À l’issue d’un mois de teasing et de rumeurs, le voile tombe enfin : Google compte bien s’attaquer au marché du jeu vidéo, et pour ce faire le géant de Mountain View mise sur Stadia, un service de streaming qui veut « offrir le meilleur du jeu vidéo à tous« .  

On s’attendait à voir un énième service de streaming de jeu vidéo. Mais non, Google a décidé de bander les muscles et de s’appuyer sur son hégémonie sur le web afin de jouer les rouleaux compresseurs sur le marché du jeu vidéo. Lors de sa conférence à la GDC 2019, la firme de Mountain View est arrivée avec Stadia, une nouvelle plateforme vidéoludique bourrée de promesses.

Les data centers comme plateforme de jeu

Pour permettre « à tous » de profiter de Stadia correctement, Google s’appuie sur la puissance d’un réseau de data centers couvrant 19 régions du monde, découpées en 58 zones géographiques.

Côté GPU, Google est allé toquer à la porte d’AMD. Résultat : là où la PS4 Pro s’appuie sur un GPU de 4,2 Tflops, et la Xbox One X sur un GPU de 6 Tflops, Stadia peut se vanter d’un solide 10,7 Tflops, soit la puissance combinée de la génération actuelle de console de salon.

Toute cette puissance donne lieu à une première promesse : une expérience de jeu en 4K, à 60 fps depuis n’importe quel appareil faisant tourner le navigateur Chrome. On parle ici aussi bien de tablettes que des smartphones, en passant par les Smart TV, les laptops et même le Chromecast.

A termes, Google envisage de proposer une résolution 8K à 120 fps constants sur son service.

Multiplier les services

L’une des volontés de Google avec Stadia est de réunir les joueurs et les internautes qui regardent du jeu vidéo en streaming. Et pour le géant du web, cela se traduit par une intégration poussée de YouTube à son futur service. Et vice-versa.

Imaginons que vous regardiez une séquence de gameplay d’un titre sur YouTube. En cliquant sur un bouton « Play Now », Google assure que Stadia lancera le jeu « en 5 secondes maximum » à l’endroit même où vous avez interrompu votre visionnage.

La fonction Crowd Play permettra au streamers d’inviter les spectateurs directement dans leurs parties (ou de les faire patienter dans une file d’attente le temps qu’une place se libère).

Google veut également renforcer la relation entre les joueurs et les développeurs, et il dégaine l’option State Share pour ça.

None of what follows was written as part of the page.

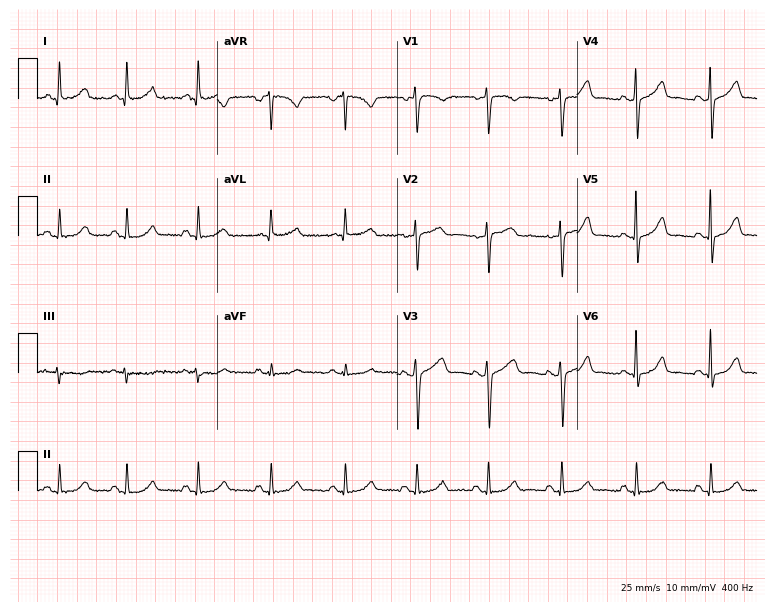
ECG (7.3-second recording at 400 Hz) — a 41-year-old woman. Screened for six findings — first-degree AV block, right bundle branch block, left bundle branch block, sinus bradycardia, atrial fibrillation, sinus tachycardia — none is recorded.
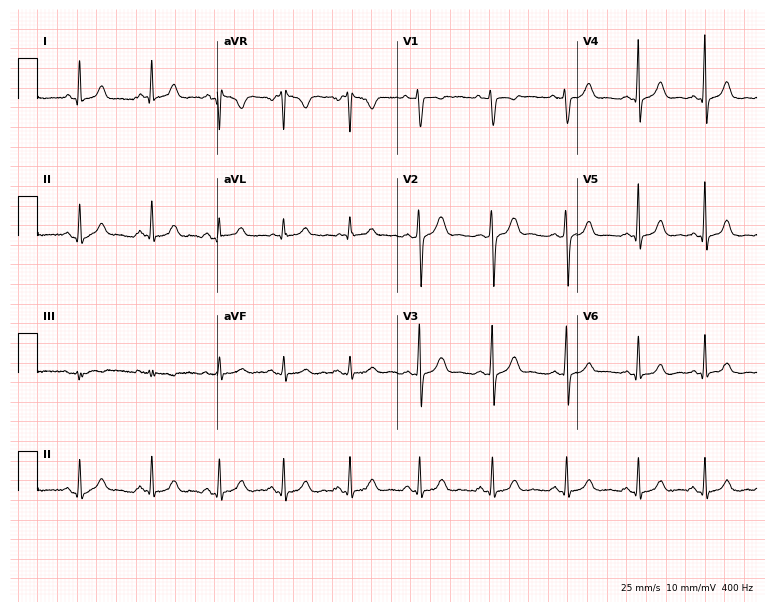
12-lead ECG from a woman, 20 years old. Screened for six findings — first-degree AV block, right bundle branch block (RBBB), left bundle branch block (LBBB), sinus bradycardia, atrial fibrillation (AF), sinus tachycardia — none is recorded. Other findings, if any, are not listed.

Cette dernière permet aux développeurs, et même aux streamers, d’inviter les joueurs à s’essayer à un moment particulier dans un jeu, par exemple pour battre un record de temps dans le cadre d’un speedrun.

Phil Harrisson, directeur de la branche jeu vidéo du groupe a fait savoir que Stadia autorisait nativement le cross-plateforme (selon le bon vouloir des développeurs) et qu’il sera également possible de transférer ses sauvegardes depuis les plateformes déjà existantes, sans préciser lesquelles.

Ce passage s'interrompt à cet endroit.